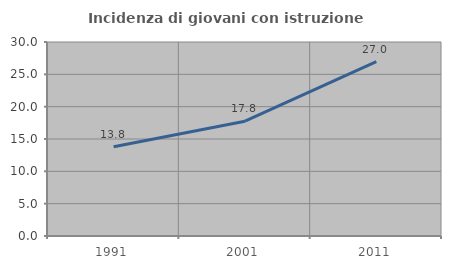
| Category | Incidenza di giovani con istruzione universitaria |
|---|---|
| 1991.0 | 13.81 |
| 2001.0 | 17.757 |
| 2011.0 | 26.97 |
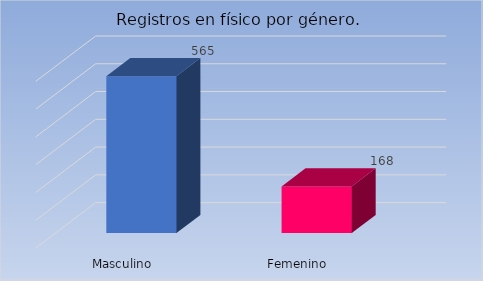
| Category | Cantidad |
|---|---|
| Masculino | 565 |
| Femenino | 168 |
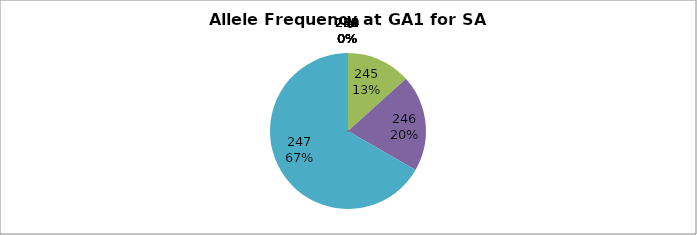
| Category | Series 0 |
|---|---|
| 221.0 | 0 |
| 238.0 | 0 |
| 239.0 | 0 |
| 240.0 | 0 |
| 241.0 | 0 |
| 242.0 | 0 |
| 243.0 | 0 |
| 244.0 | 0 |
| 245.0 | 0.133 |
| 246.0 | 0.2 |
| 247.0 | 0.667 |
| 248.0 | 0 |
| 249.0 | 0 |
| 250.0 | 0 |
| 251.0 | 0 |
| 253.0 | 0 |
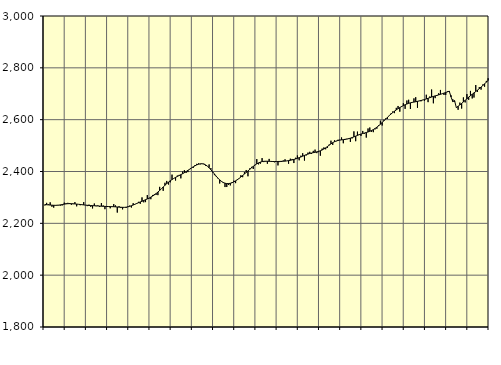
| Category | Piggar | Series 1 |
|---|---|---|
| nan | 2268.7 | 2272.54 |
| 1.0 | 2279 | 2271.78 |
| 1.0 | 2273.5 | 2271.15 |
| 1.0 | 2281 | 2270.57 |
| 1.0 | 2264 | 2270.02 |
| 1.0 | 2260.6 | 2269.6 |
| 1.0 | 2268.4 | 2269.51 |
| 1.0 | 2271 | 2269.7 |
| 1.0 | 2269.4 | 2270.38 |
| 1.0 | 2268.1 | 2271.44 |
| 1.0 | 2269.5 | 2272.73 |
| 1.0 | 2279.8 | 2274.01 |
| nan | 2277.8 | 2275.05 |
| 2.0 | 2279 | 2275.75 |
| 2.0 | 2278.4 | 2276 |
| 2.0 | 2271.7 | 2275.85 |
| 2.0 | 2274.1 | 2275.47 |
| 2.0 | 2281.9 | 2274.93 |
| 2.0 | 2265.6 | 2274.28 |
| 2.0 | 2273.3 | 2273.53 |
| 2.0 | 2269.8 | 2272.74 |
| 2.0 | 2271.6 | 2271.92 |
| 2.0 | 2281.9 | 2271.09 |
| 2.0 | 2270.6 | 2270.33 |
| nan | 2266.4 | 2269.64 |
| 3.0 | 2272.1 | 2269.05 |
| 3.0 | 2263.6 | 2268.6 |
| 3.0 | 2257.5 | 2268.25 |
| 3.0 | 2276.5 | 2267.9 |
| 3.0 | 2266.1 | 2267.48 |
| 3.0 | 2269.2 | 2267 |
| 3.0 | 2263.5 | 2266.52 |
| 3.0 | 2278.2 | 2266.05 |
| 3.0 | 2268.9 | 2265.66 |
| 3.0 | 2254.6 | 2265.32 |
| 3.0 | 2263 | 2265.02 |
| nan | 2263.6 | 2264.79 |
| 4.0 | 2258 | 2264.57 |
| 4.0 | 2263.8 | 2264.34 |
| 4.0 | 2274.2 | 2264.06 |
| 4.0 | 2269 | 2263.67 |
| 4.0 | 2241.5 | 2263.13 |
| 4.0 | 2266 | 2262.54 |
| 4.0 | 2259 | 2262.04 |
| 4.0 | 2253.9 | 2261.7 |
| 4.0 | 2261.2 | 2261.69 |
| 4.0 | 2259.3 | 2262.3 |
| 4.0 | 2265.3 | 2263.55 |
| nan | 2268.4 | 2265.41 |
| 5.0 | 2261 | 2267.84 |
| 5.0 | 2277.7 | 2270.65 |
| 5.0 | 2273.3 | 2273.62 |
| 5.0 | 2277.8 | 2276.58 |
| 5.0 | 2282.9 | 2279.56 |
| 5.0 | 2275.3 | 2282.45 |
| 5.0 | 2300.1 | 2285.24 |
| 5.0 | 2281 | 2288.11 |
| 5.0 | 2281.8 | 2291.06 |
| 5.0 | 2309.1 | 2294.1 |
| 5.0 | 2295.4 | 2297.39 |
| nan | 2293.1 | 2301.07 |
| 6.0 | 2309.4 | 2305.17 |
| 6.0 | 2312.9 | 2309.77 |
| 6.0 | 2310 | 2314.94 |
| 6.0 | 2308.8 | 2320.69 |
| 6.0 | 2340.7 | 2326.92 |
| 6.0 | 2333.2 | 2333.53 |
| 6.0 | 2325.4 | 2340.28 |
| 6.0 | 2356.5 | 2346.84 |
| 6.0 | 2363.6 | 2353.11 |
| 6.0 | 2349.7 | 2358.94 |
| 6.0 | 2358.2 | 2364.21 |
| nan | 2387.9 | 2368.99 |
| 7.0 | 2373.7 | 2373.31 |
| 7.0 | 2365.1 | 2377.2 |
| 7.0 | 2384.3 | 2380.8 |
| 7.0 | 2386.8 | 2384.3 |
| 7.0 | 2373.5 | 2387.82 |
| 7.0 | 2399.7 | 2391.49 |
| 7.0 | 2405.1 | 2395.47 |
| 7.0 | 2394.7 | 2399.8 |
| 7.0 | 2397.6 | 2404.35 |
| 7.0 | 2407.9 | 2409 |
| 7.0 | 2413.2 | 2413.63 |
| nan | 2413.9 | 2418.02 |
| 8.0 | 2425 | 2421.99 |
| 8.0 | 2429.5 | 2425.43 |
| 8.0 | 2431.2 | 2428.1 |
| 8.0 | 2427.6 | 2429.7 |
| 8.0 | 2429.2 | 2429.96 |
| 8.0 | 2430.1 | 2428.63 |
| 8.0 | 2422.3 | 2425.5 |
| 8.0 | 2421.1 | 2420.62 |
| 8.0 | 2427.3 | 2414.31 |
| 8.0 | 2413.2 | 2406.92 |
| 8.0 | 2396.6 | 2398.81 |
| nan | 2385.9 | 2390.39 |
| 9.0 | 2380.7 | 2382.12 |
| 9.0 | 2373.2 | 2374.38 |
| 9.0 | 2353.8 | 2367.55 |
| 9.0 | 2360.8 | 2361.89 |
| 9.0 | 2355.4 | 2357.64 |
| 9.0 | 2340 | 2354.82 |
| 9.0 | 2340.1 | 2353.39 |
| 9.0 | 2348 | 2353.35 |
| 9.0 | 2346.3 | 2354.52 |
| 9.0 | 2359.1 | 2356.71 |
| 9.0 | 2364.5 | 2359.84 |
| nan | 2355.1 | 2363.81 |
| 10.0 | 2370.4 | 2368.35 |
| 10.0 | 2373.9 | 2373.35 |
| 10.0 | 2385.7 | 2378.78 |
| 10.0 | 2378 | 2384.47 |
| 10.0 | 2397.6 | 2390.29 |
| 10.0 | 2405.8 | 2396.22 |
| 10.0 | 2381.5 | 2402.22 |
| 10.0 | 2411.8 | 2408.21 |
| 10.0 | 2417.8 | 2414.11 |
| 10.0 | 2409.7 | 2419.73 |
| 10.0 | 2425.8 | 2424.89 |
| nan | 2447.9 | 2429.45 |
| 11.0 | 2427.5 | 2433.25 |
| 11.0 | 2430 | 2436.17 |
| 11.0 | 2451.7 | 2438.18 |
| 11.0 | 2436.3 | 2439.32 |
| 11.0 | 2438.2 | 2439.72 |
| 11.0 | 2429.8 | 2439.55 |
| 11.0 | 2448.6 | 2439.19 |
| 11.0 | 2438.3 | 2438.84 |
| 11.0 | 2436.6 | 2438.54 |
| 11.0 | 2435.5 | 2438.44 |
| 11.0 | 2437.9 | 2438.54 |
| nan | 2423.5 | 2438.66 |
| 12.0 | 2436.3 | 2438.86 |
| 12.0 | 2436.6 | 2439.18 |
| 12.0 | 2442.6 | 2439.55 |
| 12.0 | 2447.1 | 2440.07 |
| 12.0 | 2441.1 | 2440.89 |
| 12.0 | 2429.9 | 2441.98 |
| 12.0 | 2449.4 | 2443.28 |
| 12.0 | 2448.3 | 2444.78 |
| 12.0 | 2432.6 | 2446.52 |
| 12.0 | 2453 | 2448.49 |
| 12.0 | 2461.9 | 2450.74 |
| nan | 2443.2 | 2453.26 |
| 13.0 | 2461.1 | 2456.11 |
| 13.0 | 2470.6 | 2459.13 |
| 13.0 | 2442.1 | 2462.08 |
| 13.0 | 2461.9 | 2464.82 |
| 13.0 | 2472.9 | 2467.27 |
| 13.0 | 2476 | 2469.42 |
| 13.0 | 2467.6 | 2471.21 |
| 13.0 | 2479.6 | 2472.73 |
| 13.0 | 2484.4 | 2474.17 |
| 13.0 | 2470.9 | 2475.75 |
| 13.0 | 2475 | 2477.61 |
| nan | 2461 | 2479.96 |
| 14.0 | 2488.3 | 2482.97 |
| 14.0 | 2492.8 | 2486.72 |
| 14.0 | 2485.7 | 2491.22 |
| 14.0 | 2491.1 | 2496.3 |
| 14.0 | 2504 | 2501.53 |
| 14.0 | 2518.9 | 2506.59 |
| 14.0 | 2502.5 | 2511.18 |
| 14.0 | 2520.3 | 2514.94 |
| 14.0 | 2516.8 | 2517.8 |
| 14.0 | 2522.6 | 2519.79 |
| 14.0 | 2522.7 | 2521.12 |
| nan | 2531.4 | 2522.08 |
| 15.0 | 2509 | 2522.88 |
| 15.0 | 2525.8 | 2523.72 |
| 15.0 | 2526.4 | 2524.93 |
| 15.0 | 2528.4 | 2526.62 |
| 15.0 | 2514.1 | 2528.66 |
| 15.0 | 2527.8 | 2530.98 |
| 15.0 | 2554.8 | 2533.59 |
| 15.0 | 2516.9 | 2536.43 |
| 15.0 | 2553.9 | 2539.3 |
| 15.0 | 2544 | 2542.04 |
| 15.0 | 2537.4 | 2544.45 |
| nan | 2556.5 | 2546.58 |
| 16.0 | 2546 | 2548.53 |
| 16.0 | 2530.8 | 2550.48 |
| 16.0 | 2566 | 2552.6 |
| 16.0 | 2569.8 | 2555.09 |
| 16.0 | 2553.1 | 2558.13 |
| 16.0 | 2551.8 | 2561.8 |
| 16.0 | 2562.6 | 2566.1 |
| 16.0 | 2565.1 | 2570.99 |
| 16.0 | 2579.2 | 2576.45 |
| 16.0 | 2596.2 | 2582.4 |
| 16.0 | 2577.4 | 2588.82 |
| nan | 2599.6 | 2595.53 |
| 17.0 | 2604.7 | 2602.38 |
| 17.0 | 2603 | 2609.18 |
| 17.0 | 2616.1 | 2615.66 |
| 17.0 | 2623.8 | 2621.72 |
| 17.0 | 2631.7 | 2627.44 |
| 17.0 | 2625.2 | 2632.83 |
| 17.0 | 2645.6 | 2637.78 |
| 17.0 | 2652.8 | 2642.41 |
| 17.0 | 2630.8 | 2646.72 |
| 17.0 | 2648.8 | 2650.68 |
| 17.0 | 2663.5 | 2654.29 |
| nan | 2641.7 | 2657.59 |
| 18.0 | 2674 | 2660.42 |
| 18.0 | 2676.8 | 2662.87 |
| 18.0 | 2641.3 | 2664.96 |
| 18.0 | 2665.8 | 2666.56 |
| 18.0 | 2682.1 | 2667.91 |
| 18.0 | 2686.7 | 2669.25 |
| 18.0 | 2645.7 | 2670.69 |
| 18.0 | 2673.1 | 2672.23 |
| 18.0 | 2670.9 | 2673.87 |
| 18.0 | 2676.4 | 2675.71 |
| 18.0 | 2672.1 | 2677.74 |
| nan | 2696.2 | 2679.99 |
| 19.0 | 2667.6 | 2682.43 |
| 19.0 | 2689.4 | 2684.89 |
| 19.0 | 2716.3 | 2687.33 |
| 19.0 | 2663.2 | 2689.68 |
| 19.0 | 2683 | 2691.79 |
| 19.0 | 2691.6 | 2693.7 |
| 19.0 | 2701.9 | 2695.67 |
| 19.0 | 2714.7 | 2697.82 |
| 19.0 | 2700.3 | 2700.12 |
| 19.0 | 2695.2 | 2702.5 |
| 19.0 | 2695.5 | 2704.95 |
| nan | 2709.5 | 2707.4 |
| 20.0 | 2706.9 | 2709.94 |
| 20.0 | 2693.9 | 2687.56 |
| 20.0 | 2678.8 | 2669.59 |
| 20.0 | 2668.8 | 2673.38 |
| 20.0 | 2647.3 | 2646.46 |
| 20.0 | 2638.2 | 2651.55 |
| 20.0 | 2665.9 | 2656.99 |
| 20.0 | 2642.9 | 2662.69 |
| 20.0 | 2685.9 | 2668.56 |
| 20.0 | 2666.5 | 2674.65 |
| 20.0 | 2698.7 | 2680.82 |
| nan | 2676.5 | 2686.84 |
| 21.0 | 2711 | 2692.6 |
| 21.0 | 2681.9 | 2698.1 |
| 21.0 | 2685.3 | 2703.37 |
| 21.0 | 2733.6 | 2708.6 |
| 21.0 | 2707.2 | 2714 |
| 21.0 | 2725.8 | 2719.66 |
| 21.0 | 2715.9 | 2725.64 |
| 21.0 | 2735.8 | 2731.87 |
| 21.0 | 2727.1 | 2738.29 |
| 21.0 | 2749.6 | 2744.69 |
| 21.0 | 2759.8 | 2751.02 |

========

THE PROBLEM: Work out how many lines in the data above contain the word "Series" and respond with that number only.

ANSWER TO THE EXERCISE: 2